We’ve seen lots of benchmarks telling that C/C++ is about 10x to 100x faster than Python. How can the benchmark and this post reconcile? For the 100x difference to be correct, the following statement must stand:

  • The Python version should do more than \(10^7\) loops per sec to compete with C/C++ version.

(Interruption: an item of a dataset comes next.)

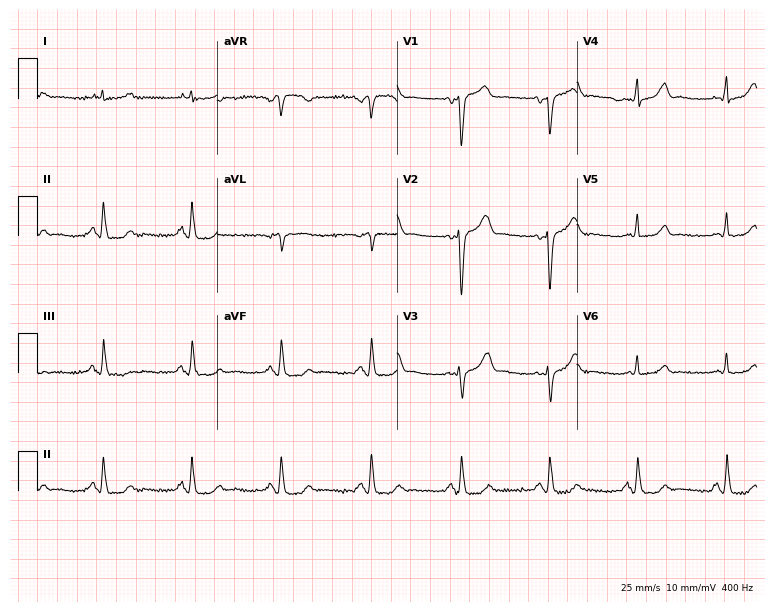
Electrocardiogram, a male, 55 years old. Overall reading on record: normal ECG.

This happens to most benchmarks, but not to many real-world applications. The benchmarks are undoubtedly “correct”, but they typically are loop-intensive as they intend to accomplish something meaningful in a handful of code with minimal dependency. They also have a preference for numerical operations, because it’s basic and prevailing, but this is Python’s exact weak point. In real world applications, programs tend to call lots of lib functions and few will do more than \(10^7\) loops per sec. When the majority of time is spent on lib function instead of arithmetic operation, Python’s outstanding lib is able to provide us many surprises.

Conclusion

In conclusion: Only Python code that do more than \(10^7\) loops per sec has the potential for 10x-100x speedup with C/C++ extension. The code I wished to improve generally has \(10^5\) to \(10^6\) loops per sec. In each loop, a significant number of Python functions are called. In this case, the room for further performance optimization is really small, as Python libs are very well tuned. If these Python libs are replaced with C/C++ lib, the speed might even become slower. There are exceptions, of course. For example, an array of 64-bit int is better than a list of Python int in many ways. But care must be taken when trying to do such optimizations.